Открыл я капот, нырнул, гляжу - вроде все в порядке. Провода все на месте, ничего нигде не болтается, дыр от пуль тоже не видать. Аккумулятор новый, как и сам ?Додж?. Уровень масла проверил - все в норме. А заводиться не хочет.
- Вы, - у рыжей спрашиваю, - ничего с ним не делали?
- Нет, - говорит, - как приволокли, так и стоит. Я в бак сунулся, понюхал, даже на язык попробовал - бензин. И вроде без всяких примесей.
- Точно, - спрашиваю, - никакой своей гадости залить не пытались?

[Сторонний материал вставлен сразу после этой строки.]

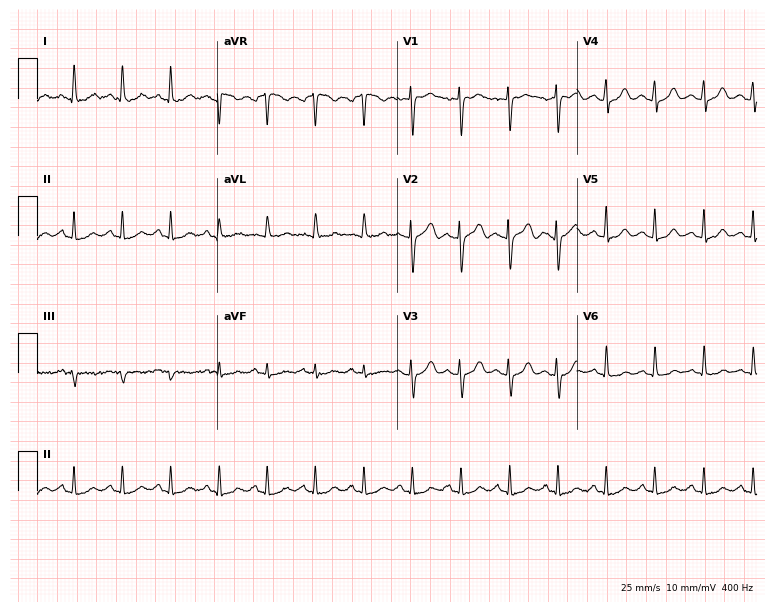
Resting 12-lead electrocardiogram (7.3-second recording at 400 Hz). Patient: a female, 37 years old. The tracing shows sinus tachycardia (a sinus rate of 100 beats per minute or more).

- Да не подходил к нему никто.
Ага. Во ист ди ауторепаратуреверкштат?
Ладно. Полез в кузов. Откинул брезент, гляжу - ни черта ж себе. Хозяйственный, видать, шофер на этом ?Додже? ездил. Тут тебе и запаска, и две канистры полные, и еще одна маленькая, с маслом, а в ящике с инструментами чего только нет! Даже фара и полный комплект свечей.

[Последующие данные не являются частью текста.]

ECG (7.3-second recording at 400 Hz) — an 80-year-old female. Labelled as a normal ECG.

Под ящиком коробка с сахаром обнаружилась. Американский, пиленый, к нам в дивизию тоже такой поступал. Только редко мы его видели - завскладом наш, майор Панкратов, тот еще жук - снега зимой не выдаст без бумажки от комдива, да и с ней будет три часа накладные оформлять, на каждую снежинку отдельную. Сколько с ним наш старшина маялся, когда надо было форму новую получить!
- Я, - говорил, - лучше три раза к немцам в тыл на брюхе сползаю, чем один - к Панкратову на склад пойду.
Сахар я пока оставил. Взял только один кусок себе, а второй Каре кинул. Она его поймала, стоит, в руках вертит.
- Что это? - спрашивает.
- Это, - говорю, - сахар. Его едят. Он сладкий. Берешь и грызешь, как белка.
И сам пример показал.
Рыжая на меня глазищами подозрительно сверкнула, но послушалась. Захрустела.
- Ой, - говорит, - вкусно как. Девчонка.
- Жаль, - говорю, - эскимо этот тип не заначил. Какое у нас эскимо было перед войной - съел, и умирать не жалко. Я все мечтал им одну девчонку из нашего класса угостить, да так смелости и не набрался.
Да. Много у нас чего перед войной было. Да сплыло одним июньским утром.
- А нам, - говорит рыжая, - тоже один раз ваши сладости привозили, в блестящих железках. У-гу-щен-ка.
- Сгущенка, - говорю. - Мы там воюем, а вы, значит, ленд-лизовскую сгущенку лопаете и тушенкой заедаете. Неплохо устроились.